It’s been over two years since I worked on a website without heavy abstractions to guide me, so out of curiosity I opened my editor and created three files: index.html, styles.css, and index.js. Pretty immediately I was annoyed by lack of HMR, so I reached for nodemon. Before running npm i nodemon, though, I decided to take the experiment a step further and see what it would be like to build a website without any external dependencies whatsoever, literally.

I plan to deploy my sandbox site once I have a critical mass of browser API demos that I think others would find interesting. Open source is awesome, and I’ve missed many libraries while tinkering here, but it’s a lot of fun to #usetheplatform.

Browser APIs I’ve explored

So far I’ve played around with:

Service workers

Service workers are the browser feature that I get most excited about. I find the every-website-should-have-a-service-worker argument very compelling. A sensible offline experience, for example, should be a given. I think about this whenever I’m on an airplane and a browser tab that I had already loaded 404s on refresh, especially for static sites. Full disclosure: I am the pot calling the kettle a website without a service worker here (i.e. I haven't implemented any service worker caching strategy in my garden just yet).

I’m also interested in what an abstraction would look like for SPAs. next/offline exists and looks useful.

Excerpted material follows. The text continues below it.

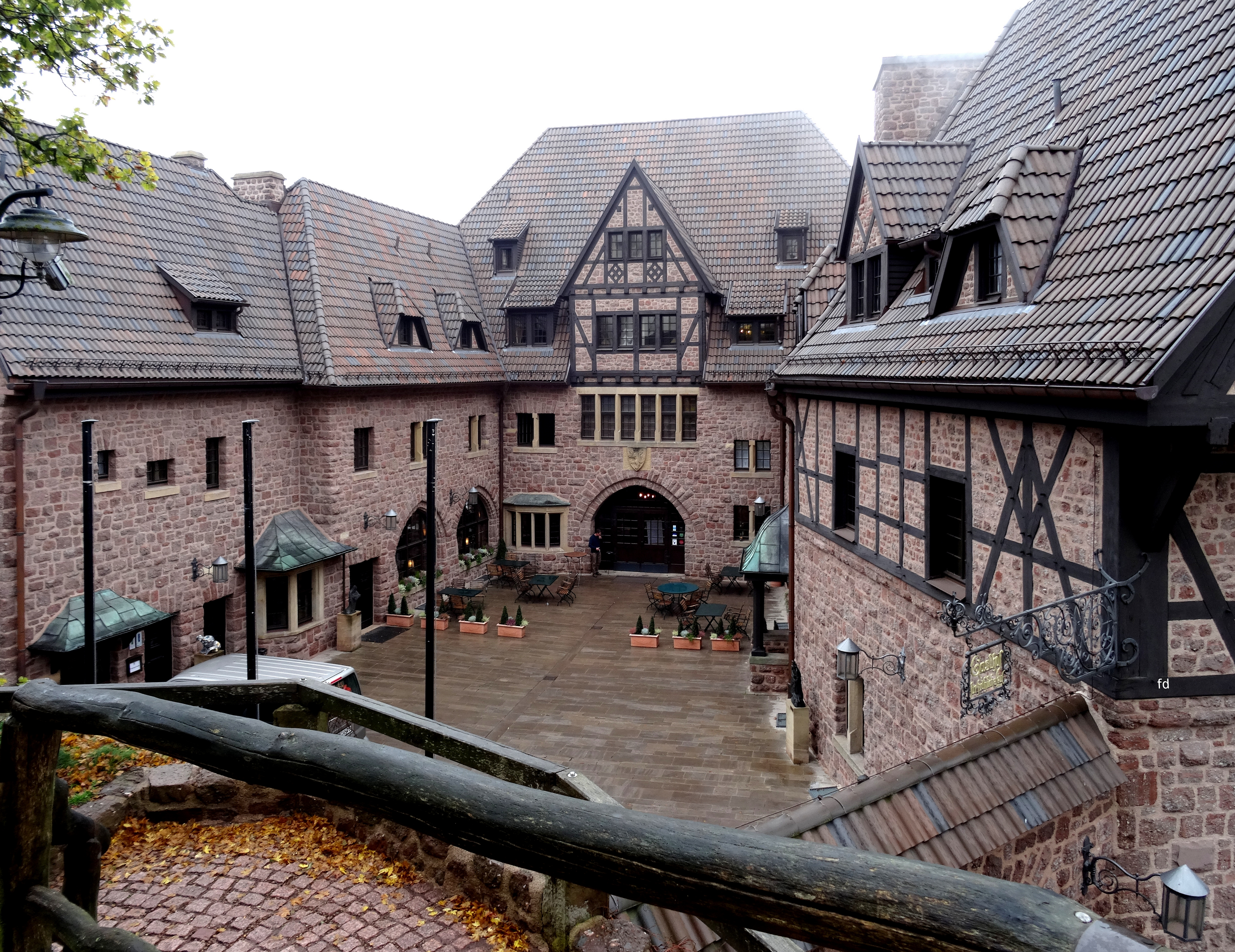 Wartburg der Gasthof
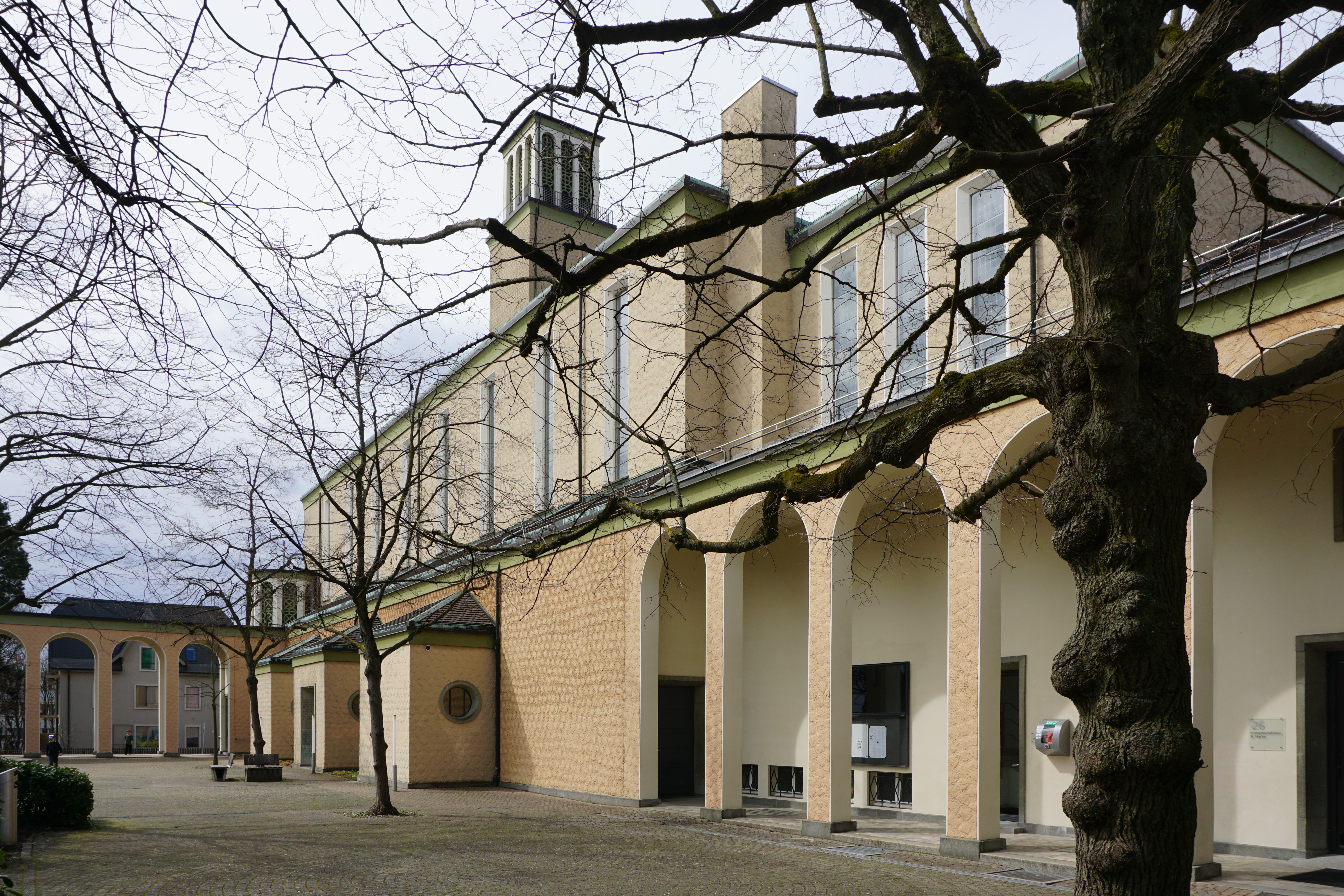 Marienkirche, Südseiteseite von Südost
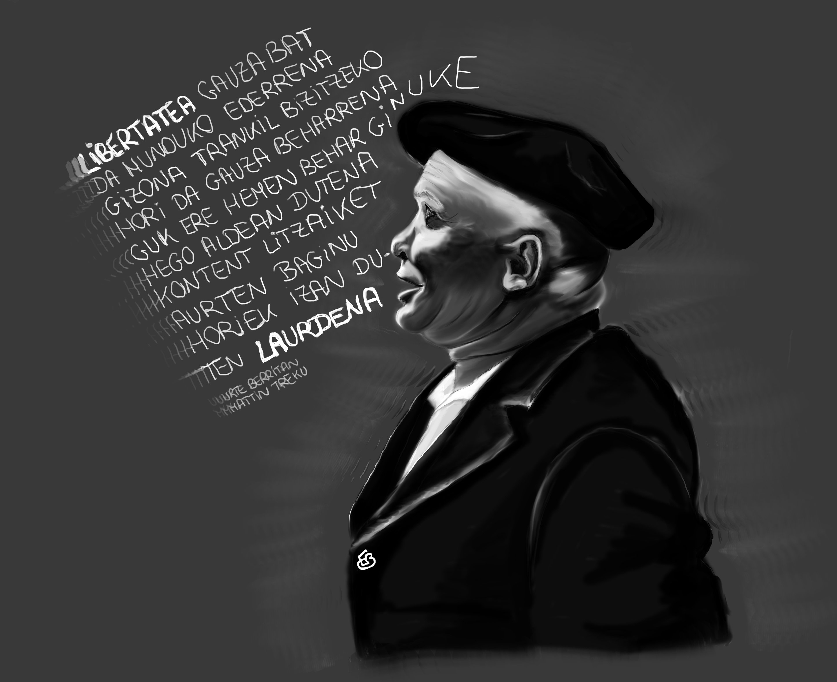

An even simpler interface like a useOffline React hook might be handy to cache recently visited or high-traffic pages.

Things I’ve missed

I’ve resisted the urge to npm install so far, but I’ve missed a lot of libraries, namely nodemon / HMR, TypeScript, React, and Webpack.

nodemon / HMR

As mentioned up top, restarting my server manually is rather annoying. But it’s an interesting exercise to build automatic server restart from scratch. I’m using fs.watch to listen for file events and trigger a server restart whenever a file changes. This quick and dirty approach isn’t perfect, though. It works well for HTML/CSS updates, I’ve found, but it’s more finicky with JS and occasionally crashes. The abriged version looks like this:

server.js

import http from "http";
import fs from "fs";
import path from "path";
let server;
startServer();
function startServer() {
server = http.createServer((req, res) => {
/* Serve static assets */
});
server.listen(process.env.port || 3001, () =>
console.log("Server listening...")
);
}
fs.watch(
path.join(__dirname, "./"),
{ recursive: true },
(eventType, filename) => {
if (eventType === "change") {
console.log("Updated: ", filename);
}
server.close(() => {
console.log("Restarting server...");
startServer();
});
}
);

It turns out Node 18 (LTS) has supported this out of the box since October ’22 with the --watch flag, so I ended up replacing the flaky fs.watch implementation. Thanks to Jason Lengstorf for the tip!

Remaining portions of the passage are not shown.